◆ Dataset excerpts
-*-

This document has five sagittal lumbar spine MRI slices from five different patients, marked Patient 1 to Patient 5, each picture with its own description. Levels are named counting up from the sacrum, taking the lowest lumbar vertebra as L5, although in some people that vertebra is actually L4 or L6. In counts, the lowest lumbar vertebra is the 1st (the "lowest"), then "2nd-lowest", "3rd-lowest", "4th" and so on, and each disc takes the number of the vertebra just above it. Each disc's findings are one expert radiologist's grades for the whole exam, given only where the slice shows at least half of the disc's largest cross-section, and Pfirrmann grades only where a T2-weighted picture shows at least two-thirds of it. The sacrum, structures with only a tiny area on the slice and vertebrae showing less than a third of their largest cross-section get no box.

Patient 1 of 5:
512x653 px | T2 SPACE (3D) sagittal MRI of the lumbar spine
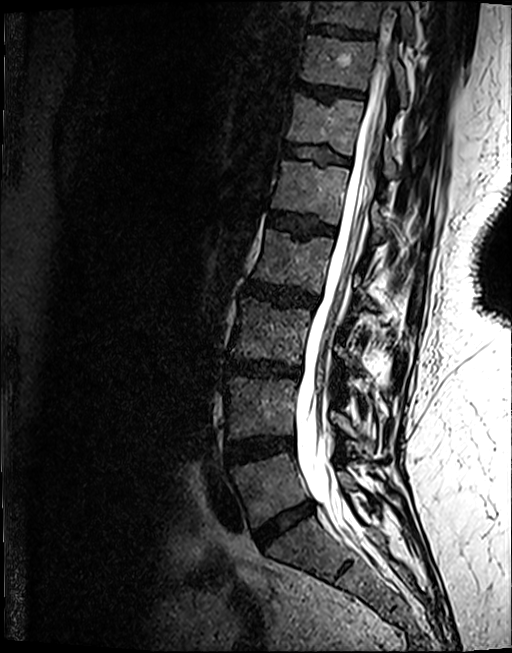

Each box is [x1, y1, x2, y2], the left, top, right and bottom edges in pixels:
T10 vertebra: [311, 0, 413, 37].
L4 vertebra: [225, 377, 373, 451].
Intervertebral disc T11/T12: [294, 81, 363, 98].
T12 vertebra: [287, 93, 398, 177].
Intervertebral disc L5/S1: [255, 501, 314, 547].
L3/L4: [228, 359, 300, 377].
L1/L2: [268, 211, 334, 236].
L1 vertebra: [271, 159, 387, 240].
T11: [300, 34, 407, 105].
Intervertebral disc T10/T11: [310, 24, 373, 37].
Intervertebral disc T12/L1: [283, 144, 349, 163].
Spinal canal: [296, 4, 396, 540].
L3: [232, 296, 358, 366].
L2/L3: [244, 280, 316, 307].
L4/L5: [225, 435, 293, 462].
L2: [252, 228, 372, 305].
L5 vertebra: [230, 452, 357, 527].

Expert MSK radiologist gradings (per disc):
- T11/T12: Pfirrmann grade 4, upper-endplate change
- T10/T11: Pfirrmann grade 4, lower-endplate change, upper-endplate change
- L2/L3: Pfirrmann grade 4, upper-endplate change, disc bulging, lower-endplate change
- L3/L4: Pfirrmann grade 4, disc bulging, upper-endplate change, lower-endplate change, Modic type II, disc narrowing
- T12/L1: Pfirrmann grade 3, upper-endplate change, lower-endplate change
- L5/S1: Pfirrmann grade 4, disc bulging, disc narrowing
- L4/L5: Pfirrmann grade 4, Modic type II, disc bulging, lower-endplate change
- L1/L2: Pfirrmann grade 4, lower-endplate change, Modic type II, upper-endplate change

Patient 2 of 5:
Image 512x640, Lumbar spine MR, T2 SPACE (3D), sagittal, Slice 66/120

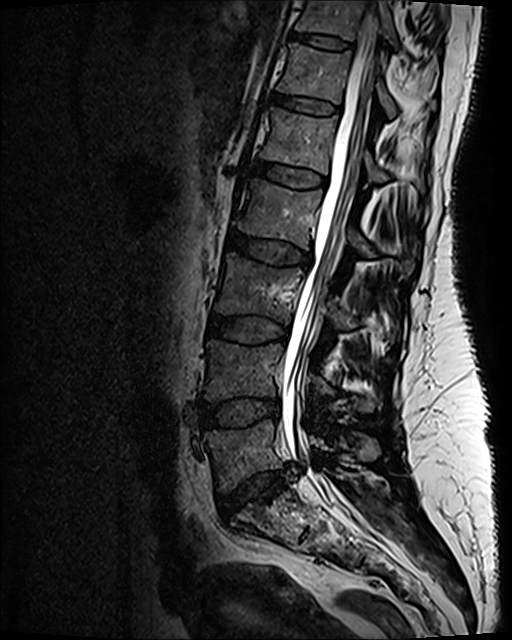
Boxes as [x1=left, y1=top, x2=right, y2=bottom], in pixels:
Annotations:
* T11/T12: [x1=289, y1=32, x2=352, y2=50]
* T11: [x1=296, y1=0, x2=440, y2=51]
* L4/L5: [x1=200, y1=399, x2=280, y2=426]
* intervertebral disc T12/L1: [x1=273, y1=94, x2=340, y2=114]
* L5 vertebra: [x1=204, y1=421, x2=379, y2=491]
* L1/L2: [x1=251, y1=161, x2=326, y2=187]
* L3/L4: [x1=208, y1=315, x2=286, y2=343]
* L4 vertebra: [x1=204, y1=340, x2=373, y2=411]
* L1 vertebra: [x1=260, y1=108, x2=424, y2=193]
* L2/L3: [x1=227, y1=232, x2=311, y2=266]
* spinal canal: [x1=282, y1=0, x2=377, y2=516]
* L3 vertebra: [x1=214, y1=254, x2=353, y2=329]
* L2 vertebra: [x1=232, y1=179, x2=413, y2=275]
* intervertebral disc L5/S1: [x1=221, y1=472, x2=287, y2=520]
* T12 vertebra: [x1=278, y1=43, x2=434, y2=117]

Degenerative findings by level:
  T12/L1: Pfirrmann grade 2
  T11/T12: Pfirrmann grade 2
  L1/L2: Pfirrmann grade 2
  L5/S1: Pfirrmann grade 3, disc herniation, lower-endplate change, disc narrowing, upper-endplate change
  L3/L4: Pfirrmann grade 3
  L2/L3: Pfirrmann grade 3, disc bulging
  L4/L5: Pfirrmann grade 3, disc bulging

Patient 3 of 5:
MRI lumbar spine (T2 SPACE (3D)), sagittal plane, Patient sex: M, 512x640 px
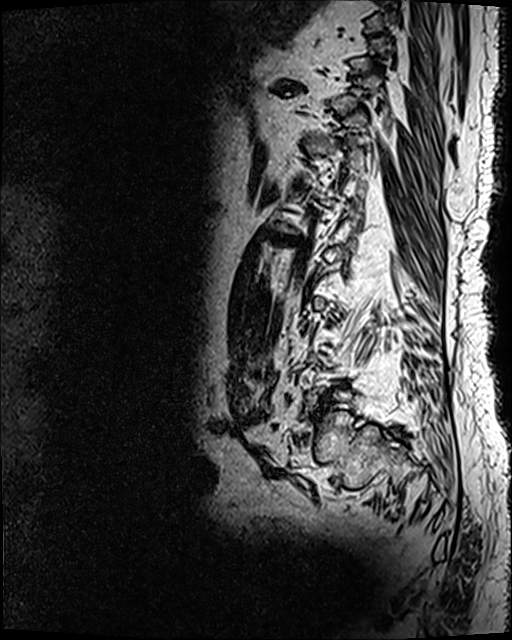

-*-

◆ Work item
Output every record verbatim, skipping images.

◆ Finished task
This document has five sagittal lumbar spine MRI slices from five different patients, marked Patient 1 to Patient 5, each picture with its own description. Levels are named counting up from the sacrum, taking the lowest lumbar vertebra as L5, although in some people that vertebra is actually L4 or L6. In counts, the lowest lumbar vertebra is the 1st (the "lowest"), then "2nd-lowest", "3rd-lowest", "4th" and so on, and each disc takes the number of the vertebra just above it. Each disc's findings are one expert radiologist's grades for the whole exam, given only where the slice shows at least half of the disc's largest cross-section, and Pfirrmann grades only where a T2-weighted picture shows at least two-thirds of it. The sacrum, structures with only a tiny area on the slice and vertebrae showing less than a third of their largest cross-section get no box.

Patient 1 of 5:
512x653 px | T2 SPACE (3D) sagittal MRI of the lumbar spine

Each box is [x1, y1, x2, y2], the left, top, right and bottom edges in pixels:
T10 vertebra: [311, 0, 413, 37].
L4 vertebra: [225, 377, 373, 451].
Intervertebral disc T11/T12: [294, 81, 363, 98].
T12 vertebra: [287, 93, 398, 177].
Intervertebral disc L5/S1: [255, 501, 314, 547].
L3/L4: [228, 359, 300, 377].
L1/L2: [268, 211, 334, 236].
L1 vertebra: [271, 159, 387, 240].
T11: [300, 34, 407, 105].
Intervertebral disc T10/T11: [310, 24, 373, 37].
Intervertebral disc T12/L1: [283, 144, 349, 163].
Spinal canal: [296, 4, 396, 540].
L3: [232, 296, 358, 366].
L2/L3: [244, 280, 316, 307].
L4/L5: [225, 435, 293, 462].
L2: [252, 228, 372, 305].
L5 vertebra: [230, 452, 357, 527].

Expert MSK radiologist gradings (per disc):
- T11/T12: Pfirrmann grade 4, upper-endplate change
- T10/T11: Pfirrmann grade 4, lower-endplate change, upper-endplate change
- L2/L3: Pfirrmann grade 4, upper-endplate change, disc bulging, lower-endplate change
- L3/L4: Pfirrmann grade 4, disc bulging, upper-endplate change, lower-endplate change, Modic type II, disc narrowing
- T12/L1: Pfirrmann grade 3, upper-endplate change, lower-endplate change
- L5/S1: Pfirrmann grade 4, disc bulging, disc narrowing
- L4/L5: Pfirrmann grade 4, Modic type II, disc bulging, lower-endplate change
- L1/L2: Pfirrmann grade 4, lower-endplate change, Modic type II, upper-endplate change

Patient 2 of 5:
Image 512x640, Lumbar spine MR, T2 SPACE (3D), sagittal, Slice 66/120

Boxes as [x1=left, y1=top, x2=right, y2=bottom], in pixels:
Annotations:
* T11/T12: [x1=289, y1=32, x2=352, y2=50]
* T11: [x1=296, y1=0, x2=440, y2=51]
* L4/L5: [x1=200, y1=399, x2=280, y2=426]
* intervertebral disc T12/L1: [x1=273, y1=94, x2=340, y2=114]
* L5 vertebra: [x1=204, y1=421, x2=379, y2=491]
* L1/L2: [x1=251, y1=161, x2=326, y2=187]
* L3/L4: [x1=208, y1=315, x2=286, y2=343]
* L4 vertebra: [x1=204, y1=340, x2=373, y2=411]
* L1 vertebra: [x1=260, y1=108, x2=424, y2=193]
* L2/L3: [x1=227, y1=232, x2=311, y2=266]
* spinal canal: [x1=282, y1=0, x2=377, y2=516]
* L3 vertebra: [x1=214, y1=254, x2=353, y2=329]
* L2 vertebra: [x1=232, y1=179, x2=413, y2=275]
* intervertebral disc L5/S1: [x1=221, y1=472, x2=287, y2=520]
* T12 vertebra: [x1=278, y1=43, x2=434, y2=117]

Degenerative findings by level:
  T12/L1: Pfirrmann grade 2
  T11/T12: Pfirrmann grade 2
  L1/L2: Pfirrmann grade 2
  L5/S1: Pfirrmann grade 3, disc herniation, lower-endplate change, disc narrowing, upper-endplate change
  L3/L4: Pfirrmann grade 3
  L2/L3: Pfirrmann grade 3, disc bulging
  L4/L5: Pfirrmann grade 3, disc bulging

Patient 3 of 5:
MRI lumbar spine (T2 SPACE (3D)), sagittal plane, Patient sex: M, 512x640 px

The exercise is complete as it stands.